EXERCISE AIM: Return the listing that follows exactly, with no pictures included.

INFORMATION PROVIDED:
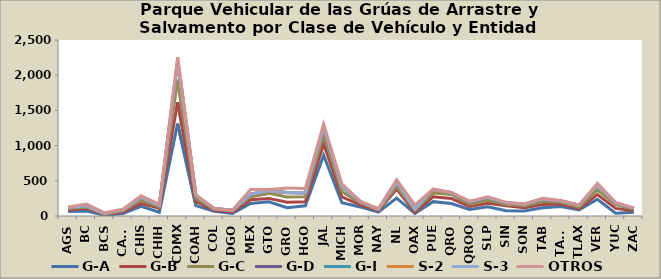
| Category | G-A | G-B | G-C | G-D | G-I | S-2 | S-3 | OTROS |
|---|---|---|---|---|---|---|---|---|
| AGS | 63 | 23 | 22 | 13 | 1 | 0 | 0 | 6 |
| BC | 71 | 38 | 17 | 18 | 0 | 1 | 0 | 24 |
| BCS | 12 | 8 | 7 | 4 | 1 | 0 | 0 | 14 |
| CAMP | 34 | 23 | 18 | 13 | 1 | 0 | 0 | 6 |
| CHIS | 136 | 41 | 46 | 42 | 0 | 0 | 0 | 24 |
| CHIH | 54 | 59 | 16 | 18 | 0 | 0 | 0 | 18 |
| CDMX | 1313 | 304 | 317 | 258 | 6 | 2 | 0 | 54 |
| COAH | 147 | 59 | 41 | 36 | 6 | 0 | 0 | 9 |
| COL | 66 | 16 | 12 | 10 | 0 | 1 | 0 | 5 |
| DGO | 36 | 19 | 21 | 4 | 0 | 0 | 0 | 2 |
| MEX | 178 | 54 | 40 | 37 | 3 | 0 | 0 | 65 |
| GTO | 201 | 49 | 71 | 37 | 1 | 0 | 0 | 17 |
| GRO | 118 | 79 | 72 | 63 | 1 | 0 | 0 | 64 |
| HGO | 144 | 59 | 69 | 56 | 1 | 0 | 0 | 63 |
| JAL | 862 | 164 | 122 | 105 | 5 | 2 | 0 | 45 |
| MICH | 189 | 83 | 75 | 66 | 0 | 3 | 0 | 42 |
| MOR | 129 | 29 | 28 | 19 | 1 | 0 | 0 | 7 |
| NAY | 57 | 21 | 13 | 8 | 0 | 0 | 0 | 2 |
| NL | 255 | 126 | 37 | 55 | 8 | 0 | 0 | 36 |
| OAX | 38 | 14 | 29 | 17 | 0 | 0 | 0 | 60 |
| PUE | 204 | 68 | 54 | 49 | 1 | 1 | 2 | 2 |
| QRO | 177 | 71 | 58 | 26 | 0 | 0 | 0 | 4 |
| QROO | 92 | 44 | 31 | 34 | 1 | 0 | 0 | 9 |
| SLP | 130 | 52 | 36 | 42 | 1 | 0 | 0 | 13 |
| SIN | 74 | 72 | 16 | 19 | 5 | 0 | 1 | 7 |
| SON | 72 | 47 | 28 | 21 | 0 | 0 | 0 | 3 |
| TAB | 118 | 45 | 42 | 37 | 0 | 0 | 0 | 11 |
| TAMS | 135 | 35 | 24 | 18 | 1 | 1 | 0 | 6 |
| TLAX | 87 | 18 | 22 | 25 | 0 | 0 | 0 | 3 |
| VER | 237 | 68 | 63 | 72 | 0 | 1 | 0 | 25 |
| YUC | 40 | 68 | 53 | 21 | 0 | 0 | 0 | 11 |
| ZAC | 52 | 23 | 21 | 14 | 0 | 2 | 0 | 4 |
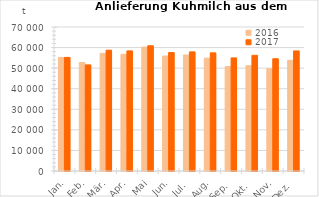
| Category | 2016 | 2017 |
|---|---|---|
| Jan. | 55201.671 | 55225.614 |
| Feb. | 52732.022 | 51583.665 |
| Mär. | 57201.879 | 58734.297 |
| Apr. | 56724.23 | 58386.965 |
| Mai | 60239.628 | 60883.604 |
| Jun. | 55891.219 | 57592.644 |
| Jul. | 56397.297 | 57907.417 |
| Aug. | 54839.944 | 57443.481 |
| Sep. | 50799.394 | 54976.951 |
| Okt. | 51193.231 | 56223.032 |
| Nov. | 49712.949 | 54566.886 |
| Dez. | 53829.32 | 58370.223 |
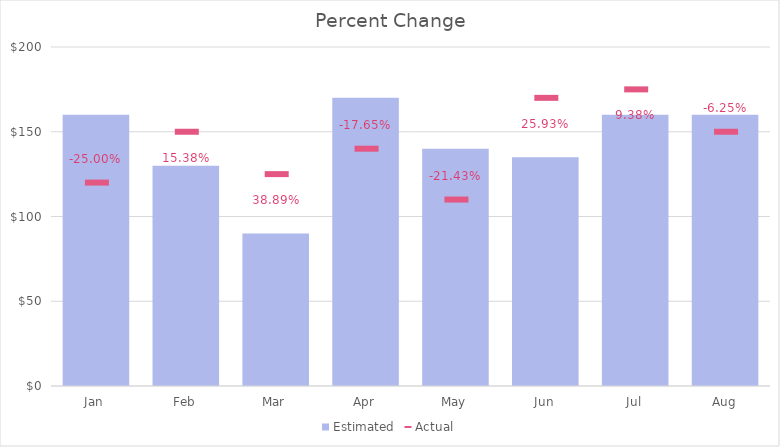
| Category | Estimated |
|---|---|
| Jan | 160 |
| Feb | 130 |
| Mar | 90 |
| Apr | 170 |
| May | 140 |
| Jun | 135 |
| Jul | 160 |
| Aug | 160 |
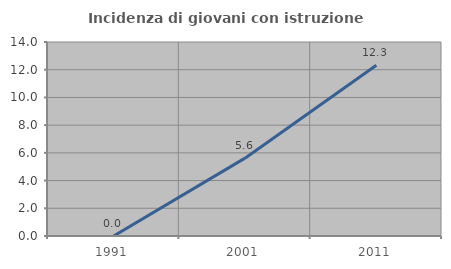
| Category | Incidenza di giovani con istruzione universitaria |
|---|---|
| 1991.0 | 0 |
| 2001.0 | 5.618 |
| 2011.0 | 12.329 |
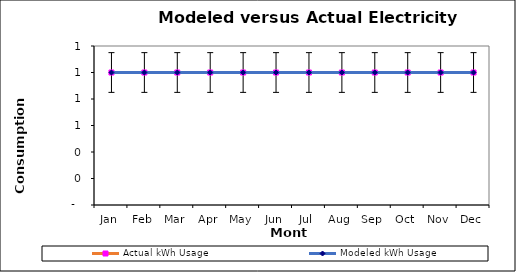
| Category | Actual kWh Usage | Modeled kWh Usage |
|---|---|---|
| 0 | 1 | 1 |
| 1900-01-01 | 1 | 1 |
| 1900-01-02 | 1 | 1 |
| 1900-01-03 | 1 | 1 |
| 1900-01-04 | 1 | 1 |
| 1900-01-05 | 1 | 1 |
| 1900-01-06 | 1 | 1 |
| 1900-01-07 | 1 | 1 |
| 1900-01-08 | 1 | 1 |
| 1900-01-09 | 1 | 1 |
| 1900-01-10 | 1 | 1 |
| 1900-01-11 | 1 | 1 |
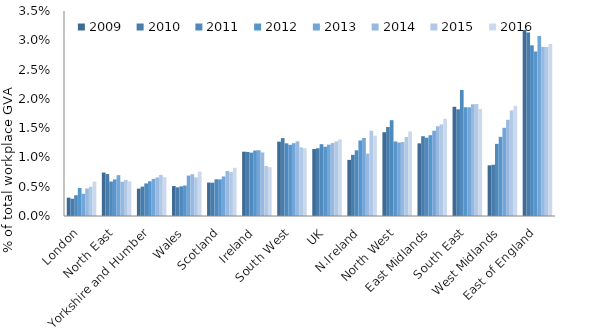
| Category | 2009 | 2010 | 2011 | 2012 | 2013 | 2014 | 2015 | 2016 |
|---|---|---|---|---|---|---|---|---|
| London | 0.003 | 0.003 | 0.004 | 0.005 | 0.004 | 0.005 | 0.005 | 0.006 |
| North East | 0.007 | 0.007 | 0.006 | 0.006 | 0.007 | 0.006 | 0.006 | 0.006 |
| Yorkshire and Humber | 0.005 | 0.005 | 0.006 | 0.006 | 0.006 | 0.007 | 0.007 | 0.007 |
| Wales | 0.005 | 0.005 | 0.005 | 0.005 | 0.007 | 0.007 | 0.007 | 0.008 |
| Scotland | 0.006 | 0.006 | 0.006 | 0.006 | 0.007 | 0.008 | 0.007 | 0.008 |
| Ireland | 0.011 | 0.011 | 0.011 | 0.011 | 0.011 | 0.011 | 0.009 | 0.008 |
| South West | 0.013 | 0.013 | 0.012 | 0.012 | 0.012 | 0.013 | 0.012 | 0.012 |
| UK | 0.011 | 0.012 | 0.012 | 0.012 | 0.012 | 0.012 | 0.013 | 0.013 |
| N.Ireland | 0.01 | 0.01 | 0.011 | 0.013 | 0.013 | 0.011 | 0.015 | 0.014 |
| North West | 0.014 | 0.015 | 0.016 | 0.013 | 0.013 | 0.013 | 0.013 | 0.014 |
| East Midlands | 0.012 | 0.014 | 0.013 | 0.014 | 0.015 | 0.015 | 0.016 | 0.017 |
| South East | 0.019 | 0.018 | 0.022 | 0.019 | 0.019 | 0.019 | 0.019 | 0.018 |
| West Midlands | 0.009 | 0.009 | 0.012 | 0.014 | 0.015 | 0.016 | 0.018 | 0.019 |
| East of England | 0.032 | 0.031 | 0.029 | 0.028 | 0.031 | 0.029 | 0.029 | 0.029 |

OUTPUT OF THE TASK:
| Category | G-A | G-B | G-C | G-D | G-I | S-2 | S-3 | OTROS |
|---|---|---|---|---|---|---|---|---|
| AGS | 63 | 23 | 22 | 13 | 1 | 0 | 0 | 6 |
| BC | 71 | 38 | 17 | 18 | 0 | 1 | 0 | 24 |
| BCS | 12 | 8 | 7 | 4 | 1 | 0 | 0 | 14 |
| CAMP | 34 | 23 | 18 | 13 | 1 | 0 | 0 | 6 |
| CHIS | 136 | 41 | 46 | 42 | 0 | 0 | 0 | 24 |
| CHIH | 54 | 59 | 16 | 18 | 0 | 0 | 0 | 18 |
| CDMX | 1313 | 304 | 317 | 258 | 6 | 2 | 0 | 54 |
| COAH | 147 | 59 | 41 | 36 | 6 | 0 | 0 | 9 |
| COL | 66 | 16 | 12 | 10 | 0 | 1 | 0 | 5 |
| DGO | 36 | 19 | 21 | 4 | 0 | 0 | 0 | 2 |
| MEX | 178 | 54 | 40 | 37 | 3 | 0 | 0 | 65 |
| GTO | 201 | 49 | 71 | 37 | 1 | 0 | 0 | 17 |
| GRO | 118 | 79 | 72 | 63 | 1 | 0 | 0 | 64 |
| HGO | 144 | 59 | 69 | 56 | 1 | 0 | 0 | 63 |
| JAL | 862 | 164 | 122 | 105 | 5 | 2 | 0 | 45 |
| MICH | 189 | 83 | 75 | 66 | 0 | 3 | 0 | 42 |
| MOR | 129 | 29 | 28 | 19 | 1 | 0 | 0 | 7 |
| NAY | 57 | 21 | 13 | 8 | 0 | 0 | 0 | 2 |
| NL | 255 | 126 | 37 | 55 | 8 | 0 | 0 | 36 |
| OAX | 38 | 14 | 29 | 17 | 0 | 0 | 0 | 60 |
| PUE | 204 | 68 | 54 | 49 | 1 | 1 | 2 | 2 |
| QRO | 177 | 71 | 58 | 26 | 0 | 0 | 0 | 4 |
| QROO | 92 | 44 | 31 | 34 | 1 | 0 | 0 | 9 |
| SLP | 130 | 52 | 36 | 42 | 1 | 0 | 0 | 13 |
| SIN | 74 | 72 | 16 | 19 | 5 | 0 | 1 | 7 |
| SON | 72 | 47 | 28 | 21 | 0 | 0 | 0 | 3 |
| TAB | 118 | 45 | 42 | 37 | 0 | 0 | 0 | 11 |
| TAMS | 135 | 35 | 24 | 18 | 1 | 1 | 0 | 6 |
| TLAX | 87 | 18 | 22 | 25 | 0 | 0 | 0 | 3 |
| VER | 237 | 68 | 63 | 72 | 0 | 1 | 0 | 25 |
| YUC | 40 | 68 | 53 | 21 | 0 | 0 | 0 | 11 |
| ZAC | 52 | 23 | 21 | 14 | 0 | 2 | 0 | 4 |
| Category | 2016 | 2017 |
|---|---|---|
| Jan. | 55201.671 | 55225.614 |
| Feb. | 52732.022 | 51583.665 |
| Mär. | 57201.879 | 58734.297 |
| Apr. | 56724.23 | 58386.965 |
| Mai | 60239.628 | 60883.604 |
| Jun. | 55891.219 | 57592.644 |
| Jul. | 56397.297 | 57907.417 |
| Aug. | 54839.944 | 57443.481 |
| Sep. | 50799.394 | 54976.951 |
| Okt. | 51193.231 | 56223.032 |
| Nov. | 49712.949 | 54566.886 |
| Dez. | 53829.32 | 58370.223 |
| Category | Estimated |
|---|---|
| Jan | 160 |
| Feb | 130 |
| Mar | 90 |
| Apr | 170 |
| May | 140 |
| Jun | 135 |
| Jul | 160 |
| Aug | 160 |
| Category | Incidenza di giovani con istruzione universitaria |
|---|---|
| 1991.0 | 0 |
| 2001.0 | 5.618 |
| 2011.0 | 12.329 |
| Category | Actual kWh Usage | Modeled kWh Usage |
|---|---|---|
| 0 | 1 | 1 |
| 1900-01-01 | 1 | 1 |
| 1900-01-02 | 1 | 1 |
| 1900-01-03 | 1 | 1 |
| 1900-01-04 | 1 | 1 |
| 1900-01-05 | 1 | 1 |
| 1900-01-06 | 1 | 1 |
| 1900-01-07 | 1 | 1 |
| 1900-01-08 | 1 | 1 |
| 1900-01-09 | 1 | 1 |
| 1900-01-10 | 1 | 1 |
| 1900-01-11 | 1 | 1 |
| Category | 2009 | 2010 | 2011 | 2012 | 2013 | 2014 | 2015 | 2016 |
|---|---|---|---|---|---|---|---|---|
| London | 0.003 | 0.003 | 0.004 | 0.005 | 0.004 | 0.005 | 0.005 | 0.006 |
| North East | 0.007 | 0.007 | 0.006 | 0.006 | 0.007 | 0.006 | 0.006 | 0.006 |
| Yorkshire and Humber | 0.005 | 0.005 | 0.006 | 0.006 | 0.006 | 0.007 | 0.007 | 0.007 |
| Wales | 0.005 | 0.005 | 0.005 | 0.005 | 0.007 | 0.007 | 0.007 | 0.008 |
| Scotland | 0.006 | 0.006 | 0.006 | 0.006 | 0.007 | 0.008 | 0.007 | 0.008 |
| Ireland | 0.011 | 0.011 | 0.011 | 0.011 | 0.011 | 0.011 | 0.009 | 0.008 |
| South West | 0.013 | 0.013 | 0.012 | 0.012 | 0.012 | 0.013 | 0.012 | 0.012 |
| UK | 0.011 | 0.012 | 0.012 | 0.012 | 0.012 | 0.012 | 0.013 | 0.013 |
| N.Ireland | 0.01 | 0.01 | 0.011 | 0.013 | 0.013 | 0.011 | 0.015 | 0.014 |
| North West | 0.014 | 0.015 | 0.016 | 0.013 | 0.013 | 0.013 | 0.013 | 0.014 |
| East Midlands | 0.012 | 0.014 | 0.013 | 0.014 | 0.015 | 0.015 | 0.016 | 0.017 |
| South East | 0.019 | 0.018 | 0.022 | 0.019 | 0.019 | 0.019 | 0.019 | 0.018 |
| West Midlands | 0.009 | 0.009 | 0.012 | 0.014 | 0.015 | 0.016 | 0.018 | 0.019 |
| East of England | 0.032 | 0.031 | 0.029 | 0.028 | 0.031 | 0.029 | 0.029 | 0.029 |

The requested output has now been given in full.